── Provided entries
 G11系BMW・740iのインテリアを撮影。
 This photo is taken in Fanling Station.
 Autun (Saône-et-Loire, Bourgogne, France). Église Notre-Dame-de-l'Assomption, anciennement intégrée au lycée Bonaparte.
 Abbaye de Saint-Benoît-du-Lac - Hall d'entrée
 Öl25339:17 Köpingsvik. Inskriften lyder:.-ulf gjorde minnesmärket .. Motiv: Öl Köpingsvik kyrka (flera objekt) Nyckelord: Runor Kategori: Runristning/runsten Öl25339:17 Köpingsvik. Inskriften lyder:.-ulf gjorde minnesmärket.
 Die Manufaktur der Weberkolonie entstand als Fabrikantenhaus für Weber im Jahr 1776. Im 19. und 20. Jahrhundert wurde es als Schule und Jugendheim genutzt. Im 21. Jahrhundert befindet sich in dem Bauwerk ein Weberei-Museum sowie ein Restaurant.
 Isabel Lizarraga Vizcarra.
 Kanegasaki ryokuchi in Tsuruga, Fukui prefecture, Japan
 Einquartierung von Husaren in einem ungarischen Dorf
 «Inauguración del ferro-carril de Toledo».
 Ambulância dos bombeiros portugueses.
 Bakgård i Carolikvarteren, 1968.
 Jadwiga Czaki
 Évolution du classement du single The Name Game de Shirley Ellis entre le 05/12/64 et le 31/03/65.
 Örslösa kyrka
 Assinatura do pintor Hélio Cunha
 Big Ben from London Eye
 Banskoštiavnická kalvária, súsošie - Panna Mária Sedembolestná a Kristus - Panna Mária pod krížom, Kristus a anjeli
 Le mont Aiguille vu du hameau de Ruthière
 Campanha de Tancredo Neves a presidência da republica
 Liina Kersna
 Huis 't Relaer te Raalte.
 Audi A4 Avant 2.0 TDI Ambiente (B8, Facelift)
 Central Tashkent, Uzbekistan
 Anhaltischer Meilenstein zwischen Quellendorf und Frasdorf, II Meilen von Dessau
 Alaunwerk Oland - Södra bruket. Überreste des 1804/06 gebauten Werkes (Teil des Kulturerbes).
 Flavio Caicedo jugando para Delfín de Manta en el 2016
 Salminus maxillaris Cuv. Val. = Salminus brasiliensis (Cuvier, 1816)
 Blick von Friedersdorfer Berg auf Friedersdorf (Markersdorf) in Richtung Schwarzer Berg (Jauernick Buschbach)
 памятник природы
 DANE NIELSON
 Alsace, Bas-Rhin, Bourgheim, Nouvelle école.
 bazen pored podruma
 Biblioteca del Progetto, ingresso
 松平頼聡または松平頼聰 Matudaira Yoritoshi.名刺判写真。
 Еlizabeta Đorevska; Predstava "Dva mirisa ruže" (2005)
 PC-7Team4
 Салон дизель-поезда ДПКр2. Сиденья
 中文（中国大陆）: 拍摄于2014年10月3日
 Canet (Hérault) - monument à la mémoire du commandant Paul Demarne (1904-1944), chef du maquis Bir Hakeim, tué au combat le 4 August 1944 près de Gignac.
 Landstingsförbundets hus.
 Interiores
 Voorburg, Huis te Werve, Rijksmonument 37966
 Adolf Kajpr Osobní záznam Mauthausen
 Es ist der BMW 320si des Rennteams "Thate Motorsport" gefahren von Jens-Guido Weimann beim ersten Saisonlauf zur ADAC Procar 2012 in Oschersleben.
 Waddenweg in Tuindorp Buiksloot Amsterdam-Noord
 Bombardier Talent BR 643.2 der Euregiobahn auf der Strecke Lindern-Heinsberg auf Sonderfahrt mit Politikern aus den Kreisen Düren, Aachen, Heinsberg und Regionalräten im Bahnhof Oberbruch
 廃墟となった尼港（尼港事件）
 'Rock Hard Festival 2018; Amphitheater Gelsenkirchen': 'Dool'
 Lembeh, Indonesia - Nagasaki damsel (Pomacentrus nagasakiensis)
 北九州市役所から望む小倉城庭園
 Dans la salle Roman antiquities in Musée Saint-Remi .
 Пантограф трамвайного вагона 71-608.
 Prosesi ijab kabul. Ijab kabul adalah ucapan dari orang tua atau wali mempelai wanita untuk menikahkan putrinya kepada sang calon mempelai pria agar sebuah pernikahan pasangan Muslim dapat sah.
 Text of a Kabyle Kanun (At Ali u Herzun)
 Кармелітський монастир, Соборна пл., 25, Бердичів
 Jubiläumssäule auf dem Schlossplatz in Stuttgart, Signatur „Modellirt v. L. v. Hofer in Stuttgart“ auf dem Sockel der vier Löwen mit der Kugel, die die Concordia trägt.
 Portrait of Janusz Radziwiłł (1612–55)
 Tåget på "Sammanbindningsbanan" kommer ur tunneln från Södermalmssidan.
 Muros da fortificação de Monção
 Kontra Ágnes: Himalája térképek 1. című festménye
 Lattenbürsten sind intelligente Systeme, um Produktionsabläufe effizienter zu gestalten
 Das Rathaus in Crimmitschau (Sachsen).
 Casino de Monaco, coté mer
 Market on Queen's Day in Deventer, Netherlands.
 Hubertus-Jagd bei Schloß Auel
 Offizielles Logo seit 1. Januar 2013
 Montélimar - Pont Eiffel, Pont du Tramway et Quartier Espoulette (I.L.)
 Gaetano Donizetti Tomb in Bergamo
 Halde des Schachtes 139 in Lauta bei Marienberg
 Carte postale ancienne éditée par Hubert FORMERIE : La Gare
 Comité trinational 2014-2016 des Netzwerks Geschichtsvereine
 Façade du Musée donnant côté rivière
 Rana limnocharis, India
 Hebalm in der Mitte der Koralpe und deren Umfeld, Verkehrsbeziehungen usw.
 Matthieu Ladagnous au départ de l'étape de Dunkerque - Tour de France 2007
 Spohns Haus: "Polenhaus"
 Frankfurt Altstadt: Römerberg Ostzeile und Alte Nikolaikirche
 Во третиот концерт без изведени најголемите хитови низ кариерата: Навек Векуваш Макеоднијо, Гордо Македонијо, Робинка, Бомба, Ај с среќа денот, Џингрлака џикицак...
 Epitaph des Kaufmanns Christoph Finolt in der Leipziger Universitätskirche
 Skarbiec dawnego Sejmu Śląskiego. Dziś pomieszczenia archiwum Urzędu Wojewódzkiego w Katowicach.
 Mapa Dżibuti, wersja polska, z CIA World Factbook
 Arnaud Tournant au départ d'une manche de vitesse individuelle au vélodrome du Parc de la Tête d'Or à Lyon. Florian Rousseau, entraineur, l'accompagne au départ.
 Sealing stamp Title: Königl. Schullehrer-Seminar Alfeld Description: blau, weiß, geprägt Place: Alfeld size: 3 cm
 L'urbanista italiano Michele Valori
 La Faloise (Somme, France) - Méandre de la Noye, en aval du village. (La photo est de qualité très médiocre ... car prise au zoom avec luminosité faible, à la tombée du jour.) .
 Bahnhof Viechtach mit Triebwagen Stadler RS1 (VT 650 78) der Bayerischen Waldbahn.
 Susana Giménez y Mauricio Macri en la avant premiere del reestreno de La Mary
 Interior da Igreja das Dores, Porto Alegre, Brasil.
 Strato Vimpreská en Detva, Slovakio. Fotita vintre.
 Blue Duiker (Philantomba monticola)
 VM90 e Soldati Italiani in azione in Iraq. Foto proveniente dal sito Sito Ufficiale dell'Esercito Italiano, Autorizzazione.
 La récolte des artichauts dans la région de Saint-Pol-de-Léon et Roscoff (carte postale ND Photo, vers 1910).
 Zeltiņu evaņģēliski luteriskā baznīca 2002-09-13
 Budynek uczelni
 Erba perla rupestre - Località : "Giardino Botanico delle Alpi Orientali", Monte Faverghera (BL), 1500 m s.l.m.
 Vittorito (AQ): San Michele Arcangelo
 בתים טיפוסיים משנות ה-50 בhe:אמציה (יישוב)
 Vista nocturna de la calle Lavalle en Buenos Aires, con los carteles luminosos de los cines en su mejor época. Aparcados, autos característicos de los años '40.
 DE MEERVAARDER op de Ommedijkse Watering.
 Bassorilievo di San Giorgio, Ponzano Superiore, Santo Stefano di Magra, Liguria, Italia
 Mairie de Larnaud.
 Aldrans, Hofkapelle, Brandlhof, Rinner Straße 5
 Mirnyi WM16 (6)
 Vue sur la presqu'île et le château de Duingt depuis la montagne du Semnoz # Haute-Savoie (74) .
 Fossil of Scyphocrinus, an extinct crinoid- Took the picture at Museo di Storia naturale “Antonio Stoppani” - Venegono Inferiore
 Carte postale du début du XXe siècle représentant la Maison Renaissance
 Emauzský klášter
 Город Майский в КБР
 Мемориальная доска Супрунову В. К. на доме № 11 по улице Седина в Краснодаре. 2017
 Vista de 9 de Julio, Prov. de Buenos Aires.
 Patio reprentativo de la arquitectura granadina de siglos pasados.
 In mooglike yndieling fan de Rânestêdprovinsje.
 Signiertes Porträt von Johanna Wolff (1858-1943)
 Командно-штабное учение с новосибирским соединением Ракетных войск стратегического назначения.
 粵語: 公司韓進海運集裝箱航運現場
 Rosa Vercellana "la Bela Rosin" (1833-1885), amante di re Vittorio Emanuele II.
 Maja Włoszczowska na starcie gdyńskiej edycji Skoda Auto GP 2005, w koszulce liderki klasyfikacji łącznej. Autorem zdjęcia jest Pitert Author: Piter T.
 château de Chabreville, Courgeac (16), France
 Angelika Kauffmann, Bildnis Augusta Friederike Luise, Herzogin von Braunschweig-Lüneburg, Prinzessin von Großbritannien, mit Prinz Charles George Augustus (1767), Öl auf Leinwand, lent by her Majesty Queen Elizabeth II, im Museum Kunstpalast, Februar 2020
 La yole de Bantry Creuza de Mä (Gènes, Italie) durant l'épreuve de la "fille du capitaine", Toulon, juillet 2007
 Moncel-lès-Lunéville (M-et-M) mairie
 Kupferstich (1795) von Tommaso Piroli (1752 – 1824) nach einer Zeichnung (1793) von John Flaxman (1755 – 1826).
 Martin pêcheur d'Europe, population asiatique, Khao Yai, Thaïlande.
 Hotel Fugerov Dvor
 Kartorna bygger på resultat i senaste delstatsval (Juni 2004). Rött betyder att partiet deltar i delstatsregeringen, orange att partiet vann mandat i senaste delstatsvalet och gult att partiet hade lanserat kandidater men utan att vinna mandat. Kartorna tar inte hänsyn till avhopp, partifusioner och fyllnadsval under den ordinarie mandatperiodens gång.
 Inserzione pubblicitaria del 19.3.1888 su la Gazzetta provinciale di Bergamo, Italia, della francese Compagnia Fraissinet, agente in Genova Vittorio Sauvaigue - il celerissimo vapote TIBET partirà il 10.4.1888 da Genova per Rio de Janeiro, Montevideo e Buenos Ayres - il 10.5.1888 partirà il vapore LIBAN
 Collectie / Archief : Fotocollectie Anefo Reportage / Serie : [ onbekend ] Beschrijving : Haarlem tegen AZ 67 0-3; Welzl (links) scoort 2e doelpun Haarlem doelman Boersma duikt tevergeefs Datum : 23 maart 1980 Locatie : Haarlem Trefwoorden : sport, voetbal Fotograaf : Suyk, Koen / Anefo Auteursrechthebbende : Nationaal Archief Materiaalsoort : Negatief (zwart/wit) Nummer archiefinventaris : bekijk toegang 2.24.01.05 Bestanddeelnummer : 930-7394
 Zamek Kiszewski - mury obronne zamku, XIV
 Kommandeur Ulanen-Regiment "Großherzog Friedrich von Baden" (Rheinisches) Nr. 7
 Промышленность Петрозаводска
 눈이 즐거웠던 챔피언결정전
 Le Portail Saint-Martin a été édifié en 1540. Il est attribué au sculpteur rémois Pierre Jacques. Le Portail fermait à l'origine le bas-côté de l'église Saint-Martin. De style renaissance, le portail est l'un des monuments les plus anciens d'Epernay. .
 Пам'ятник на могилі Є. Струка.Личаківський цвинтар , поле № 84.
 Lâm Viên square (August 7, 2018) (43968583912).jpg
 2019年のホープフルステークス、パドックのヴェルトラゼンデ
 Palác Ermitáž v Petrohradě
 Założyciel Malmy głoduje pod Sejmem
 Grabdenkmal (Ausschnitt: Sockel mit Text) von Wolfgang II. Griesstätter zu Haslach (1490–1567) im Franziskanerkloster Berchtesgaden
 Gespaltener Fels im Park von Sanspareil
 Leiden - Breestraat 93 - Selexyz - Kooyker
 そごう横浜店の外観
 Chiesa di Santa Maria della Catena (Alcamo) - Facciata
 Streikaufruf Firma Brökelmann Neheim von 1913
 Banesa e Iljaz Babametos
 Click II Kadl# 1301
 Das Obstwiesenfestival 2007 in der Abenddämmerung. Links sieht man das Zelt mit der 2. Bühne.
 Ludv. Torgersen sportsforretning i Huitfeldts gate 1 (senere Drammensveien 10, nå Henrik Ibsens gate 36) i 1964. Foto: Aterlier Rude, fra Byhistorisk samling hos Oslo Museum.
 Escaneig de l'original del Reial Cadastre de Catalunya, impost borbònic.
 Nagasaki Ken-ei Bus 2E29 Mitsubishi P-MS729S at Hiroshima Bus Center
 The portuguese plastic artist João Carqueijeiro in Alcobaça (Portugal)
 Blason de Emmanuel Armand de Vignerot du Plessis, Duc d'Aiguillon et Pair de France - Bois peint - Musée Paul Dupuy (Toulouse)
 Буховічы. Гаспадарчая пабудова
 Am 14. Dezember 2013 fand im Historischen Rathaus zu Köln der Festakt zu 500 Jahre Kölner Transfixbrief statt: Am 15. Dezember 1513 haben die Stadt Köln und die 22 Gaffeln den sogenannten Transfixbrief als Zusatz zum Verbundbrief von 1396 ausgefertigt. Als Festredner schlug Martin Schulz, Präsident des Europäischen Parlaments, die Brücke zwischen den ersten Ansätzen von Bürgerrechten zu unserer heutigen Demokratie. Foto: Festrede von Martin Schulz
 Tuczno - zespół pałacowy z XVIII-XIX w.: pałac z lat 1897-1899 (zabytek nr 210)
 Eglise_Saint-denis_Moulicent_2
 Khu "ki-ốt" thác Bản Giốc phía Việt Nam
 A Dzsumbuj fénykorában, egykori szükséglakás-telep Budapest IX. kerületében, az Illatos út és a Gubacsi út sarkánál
────
What you need to do
Retype exactly, and only, the lines above from the one where "Lâm Viên square" occurs up to and including the one where "Grabdenkmal (Ausschnitt: Sockel" occurs.

Output
 Lâm Viên square (August 7, 2018) (43968583912).jpg
 2019年のホープフルステークス、パドックのヴェルトラゼンデ
 Palác Ermitáž v Petrohradě
 Założyciel Malmy głoduje pod Sejmem
 Grabdenkmal (Ausschnitt: Sockel mit Text) von Wolfgang II. Griesstätter zu Haslach (1490–1567) im Franziskanerkloster Berchtesgaden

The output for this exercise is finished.